Le cose vanno leggermente meglio se si passa al gradino successivo, quello dei professori associati. Tra questi, le donne arrivano a conquistare più poltrone, ma sono sempre poche: una su tre, visto che le quote rosa rappresentano il 37 per cento del totale.

Passi indietro tra i ricercatori. Negli atenei italiani, quindi, la docenza è nelle mani degli uomini. Scendendo ancora nella gerarchia accademica, passando ai ricercatori, la parità di genere è un obiettivo raggiungibile: 48 donne e 52 uomini. Tra i ricercatori di ruolo, nell'arco dell'ultimo decennio, le donne hanno conquistato quasi otto punti di rappresentanza. Ma con i nuovi ricercatori a tempo determinato usciti dalle ultime riforme del settore (la Gelmini in testa) si torna indietro di diversi lustri. Perché tra queste figure la percentuale di donne torna ad essere ampiamente minoritaria rispetto al cosiddetto sesso forte: 43 ricercatrici contro 57 ricercatori.
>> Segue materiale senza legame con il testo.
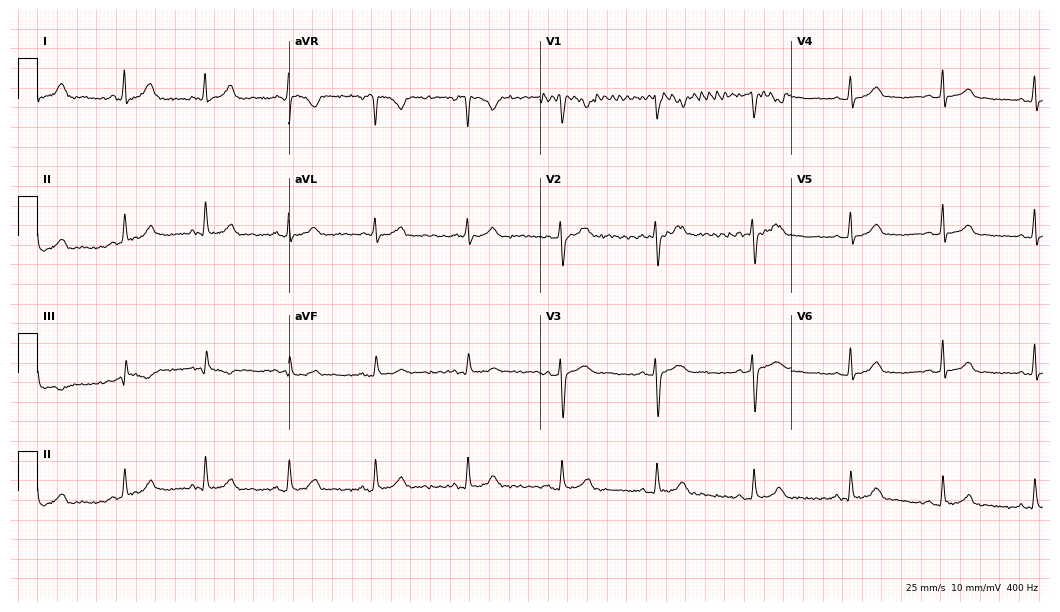
Resting 12-lead electrocardiogram (10.2-second recording at 400 Hz). Patient: a 34-year-old woman. Read as a normal ECG.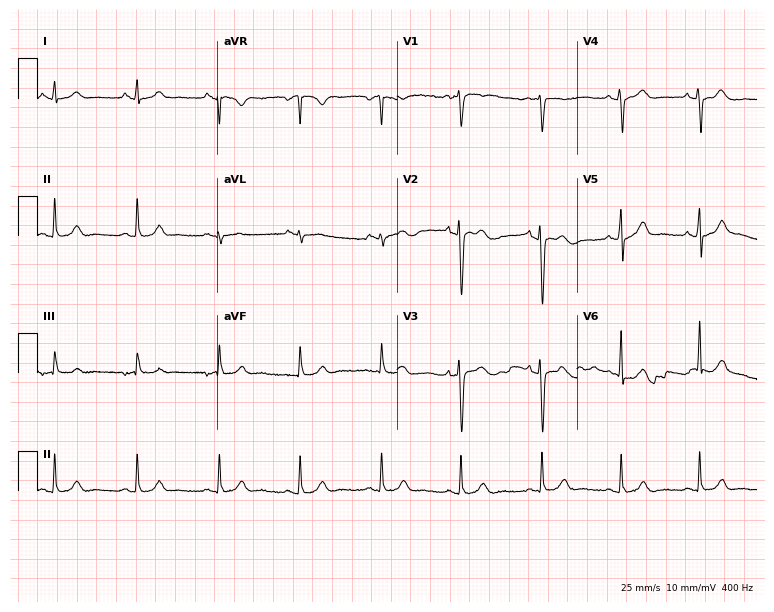
12-lead ECG from a female patient, 29 years old (7.3-second recording at 400 Hz). Recorded interpretation: within normal limits.

Meno di quelli a tempo indeterminato.

Peggio dell'Italia solo Svizzera e Grecia. Numeri che hanno poche spiegazioni se non quella di un percorso ad ostacoli per le donne in ambito universitario. All'estero, le cose vanno diversamente. Tra i docenti universitari, solo la Finlandia ha raggiunto l'equilibrio perfetto tra i sessi: 50 e 50. Ma in diversi Paesi – Norvegia, Regno Unito, Portogallo e Svezia – la parità è a portata di mano, perché le donne in cattedra oscillano tra il 44 e il 45 per cento. L'Italia, con il suo sistema universitario quasi impermeabile alla presenza femminile ai livelli

più alti, è al terzultimo posto, seguita soltanto da Svizzera e Grecia. Considerando infatti tutti le figure – ordinari, associati e ricercatori – le donne si fermano al 37 per cento. Ancora troppo poche per un Paese che ambisce ad un posto di rilievo in ambito europeo.